Hace siete años prácticamente no tenía competencia, porque no había aquí quien se dedicara a hacer bolsos del estilo y la forma en la que yo lo estaba haciendo. En este sentido, se me hizo fácil posicionar la marca, porque el concepto vintage y kitsch era poco visto y por eso me gustaba usar elementos rebuscados para que nadie tuviera exactamente el mismo producto que yo. 

¿Cuál consideras que es tu valor competitivo?

Todos los productos tienen una personalidad muy definida, si alguien va a una plaza o una tienda departamental no encuentra algo igual, se distingue; además trato de darles un valor agregado en sus compras, detallitos, como stickers, llaveros, para brindarle una experiencia significativa al cliente. 

También hago trabajo personalizado por encargo, para que sea un reflejo de la persona. Todo el trabajo es a mano y hago ediciones especiales limitadas, bolsas que sólo las hago una vez, para dar ese toque de originalidad en las piezas y exclusivo.

¿Cómo te abriste puertas para distribuir tu producto?

Me han ayudado mucho las redes sociales, Facebook, Twitter e Instagram, porque es fácil llegar a la gente, incluso de otros países. 

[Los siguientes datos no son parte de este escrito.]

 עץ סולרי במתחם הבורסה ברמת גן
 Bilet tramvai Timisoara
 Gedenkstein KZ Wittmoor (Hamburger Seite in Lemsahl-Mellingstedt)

De unos años para acá hay más tiendas de diseño mexicano que abren espacios a nuevos diseños y eso me favorece.  Acá vendo bien, pero la gente de otros estados valoran mucho el producto, tengo puntos de venta en ciudades de Campeche, Quintana Roo, Yucatán, Veracruz, así como distribuidoras en otros estados como Tabasco y la Ciudad de México, ya envié producto a Argentina y tengo un pedido de Venezuela, que me contactaron por internet, de igual manera una persona en Estados Unidos me pidió piezas para una tienda de diseño mexicano que abrirá en ese país.

¿Cuando iniciaste, cómo resolviste el tema de la inversión inicial?

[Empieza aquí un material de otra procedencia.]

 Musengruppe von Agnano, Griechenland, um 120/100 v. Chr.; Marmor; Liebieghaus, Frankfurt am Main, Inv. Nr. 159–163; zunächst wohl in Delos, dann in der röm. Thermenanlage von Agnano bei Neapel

Para mis quince años mi papá me regaló dos guitarras, una eléctrica y una electroacústica, así que para emprender tuve que venderlas junto con  los amplificadores, con esto compré mis primeros materiales, luego conforme se fueron vendiendo los productos compré el equipo, incluso a crédito. 

Al principio el flujo de dinero era muy poco, lo que entraba era casi lo mismo que salía, prácticamente no tenía ganancias. Luego, cuando salí de la universidad, entré a trabajar a una empresa que diseñaba y armaba cocinas integrales, allí estuve un año, me iba muy bien y con eso ahorré para invertirle más al negocio, de ahí saqué mi capital.

Ahora de esto vivo, ya no necesito traer dinero de otra fuente, ahora tengo hasta un sueldo, cubro los gastos fijos y el sueldo de una joven que me ayuda al armado de las piezas.

¿Qué retos has enfrentado en tu proceso de crecimiento?

Al principio fue el dinero, luego todo se fue acomodando, y el año pasado tuve a mi bebé (Magnolia) el negocio y mi vida se tuvo que reenfocar para no descuidar nada, porque a pesar de lo que algunos me decían, que mi hija sería un limitante de mi carrera, al contrario para mí es un aliciente y la inspiración para seguir adelante, de hecho desde que nació he tenido más trabajo. 

Ahora estoy planeando ampliar mis productos, creando además de la línea de bolsas, ropa, seguir creando y vivir de esto, porque no nací para un trabajo convencional, prefiero que yo sea la que arme la agenda y dedique el tiempo a lo que importa, sí se puede, a pesar de que había quienes me decían que no se puede vivir del diseño.

Con el tiempo he probado que sí se puede, ahora hasta doy talleres, el primero en Colectivo Bazar, para hacer bolsas con lona reciclada, plazas departamentales y en junio haré uno en la Universidad de Valladolid con costal de yute. 

¿Cuáles consideras que son los aprendizajes más significativos que has adquirido en estos siete años?

He aprendido a creer en mí, me he dado cuenta que he crecido profesionalmente y personalmente junto con mi marca. Una lección importante es el valor de la paciencia, porque en los negocios las ganancias no se ven de inmediato y no hay que desesperarse, creer en el proyecto y continuar insistiendo a pesar de todo.